ASSIGNMENT: Would you reproduce the whole listing exactly, dropping any pictures it holds?

COLLECTED DATA:
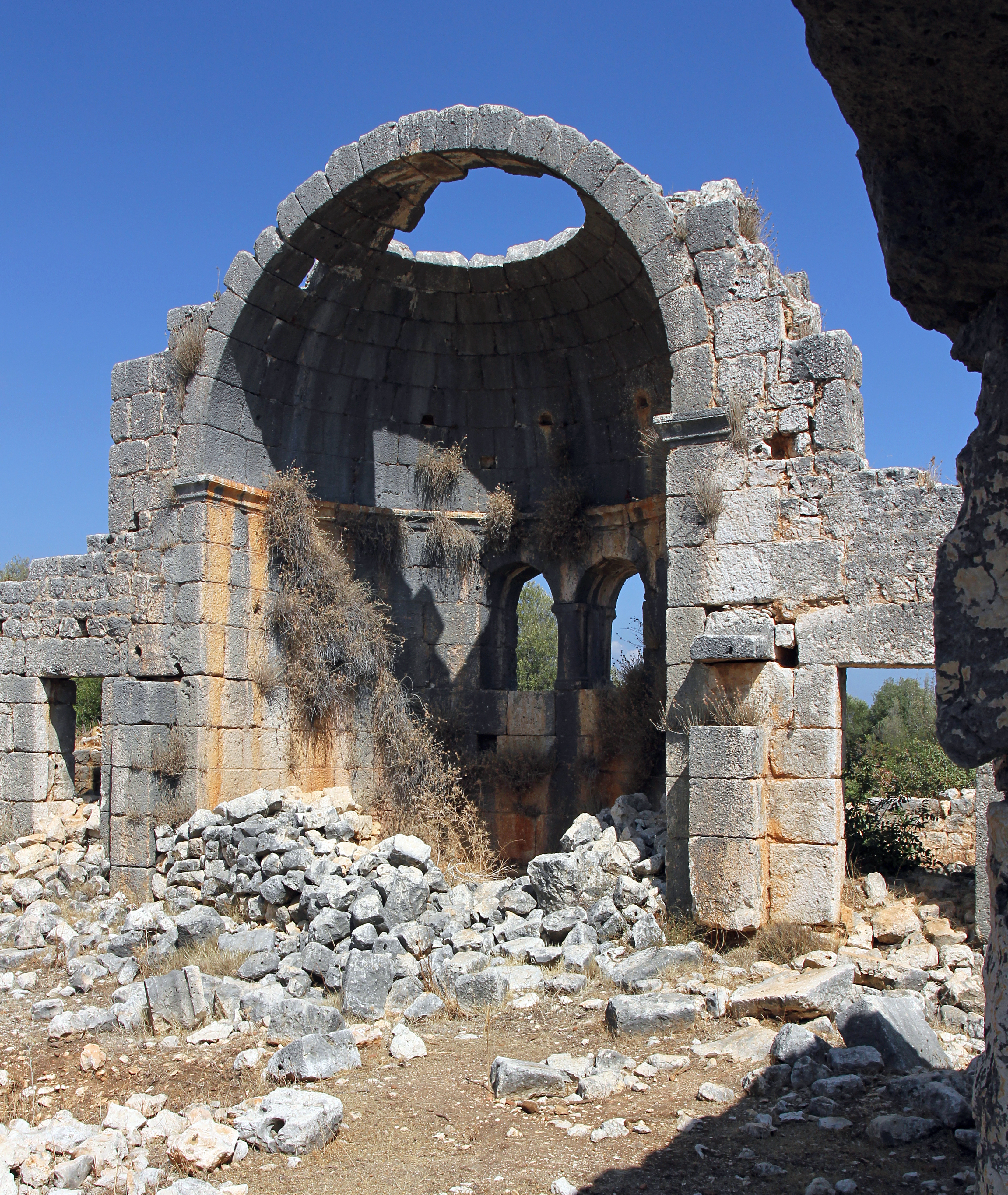 Yanıkhan, frühbyzantinische Dorfsiedlung mit zwei Säulenbasiliken in der Nähe von Erdemli, Südtürkei, Nordkirche, Apsis von Westen
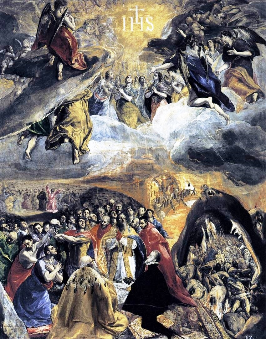 Esta obra, conocida como Adoración del nombre de Jesús, también es llamada El sueño de Felipe II o Alegoría de la Liga Santa
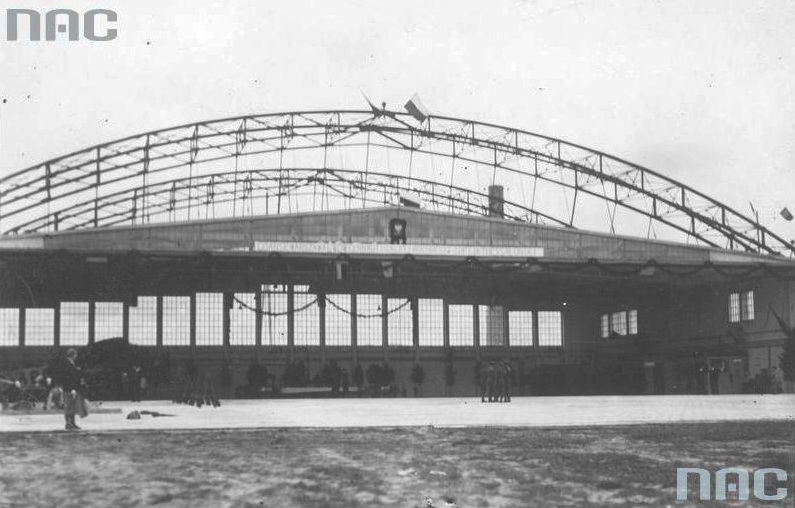 Ангар-аеровокзал Львівського аеропорту.JPG: довоєнний ангар-аеровокзал Львівського аеропорту
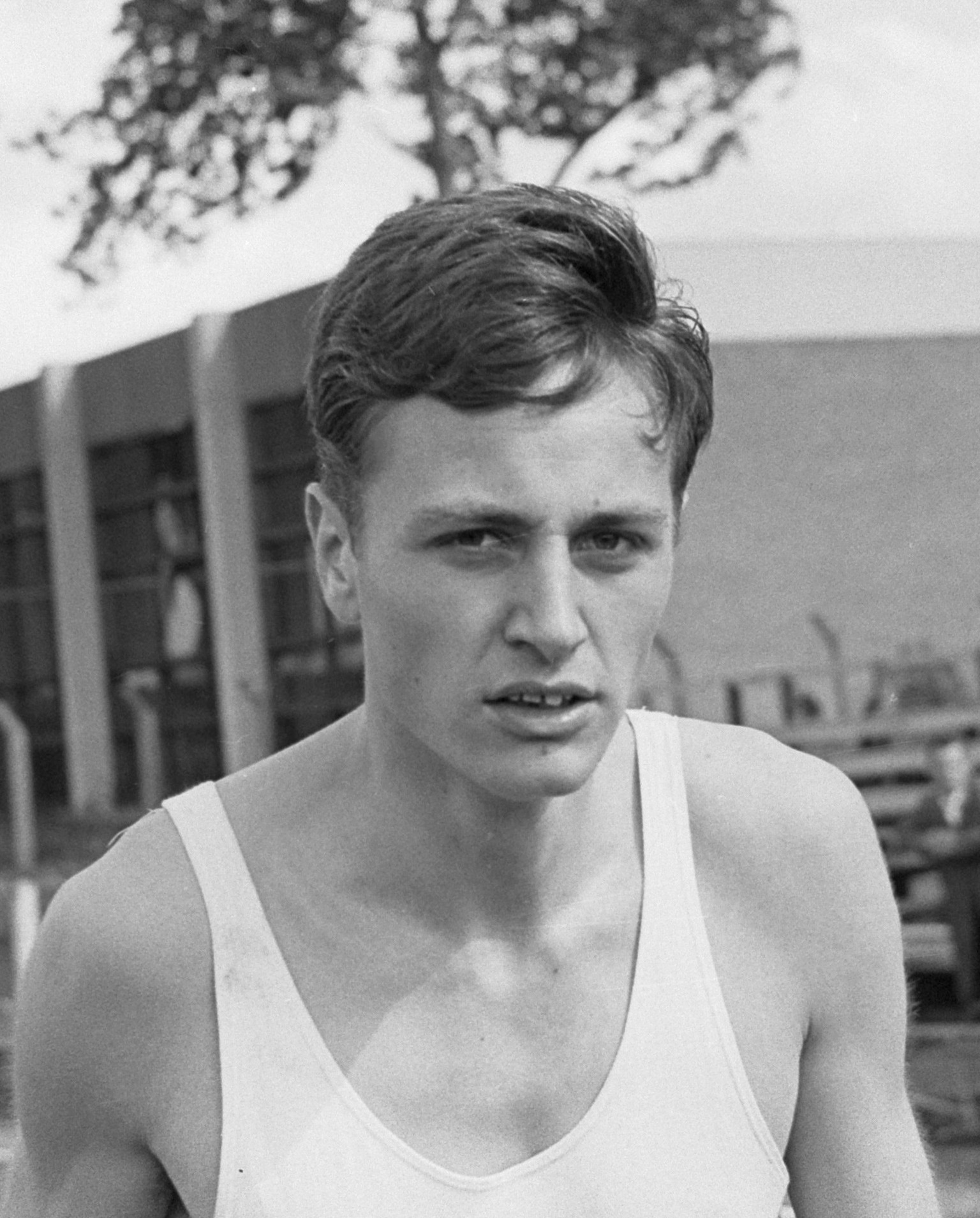 Nederlandse Atletiekkampioenschappen op Nenijtobaan Rotterdam. Finish 100m horden. Frits Luitjes in 10,4 sec

ANSWER FOR THE TASK:
 Yanıkhan, frühbyzantinische Dorfsiedlung mit zwei Säulenbasiliken in der Nähe von Erdemli, Südtürkei, Nordkirche, Apsis von Westen
 Esta obra, conocida como Adoración del nombre de Jesús, también es llamada El sueño de Felipe II o Alegoría de la Liga Santa
 Ангар-аеровокзал Львівського аеропорту.JPG: довоєнний ангар-аеровокзал Львівського аеропорту
 Nederlandse Atletiekkampioenschappen op Nenijtobaan Rotterdam. Finish 100m horden. Frits Luitjes in 10,4 sec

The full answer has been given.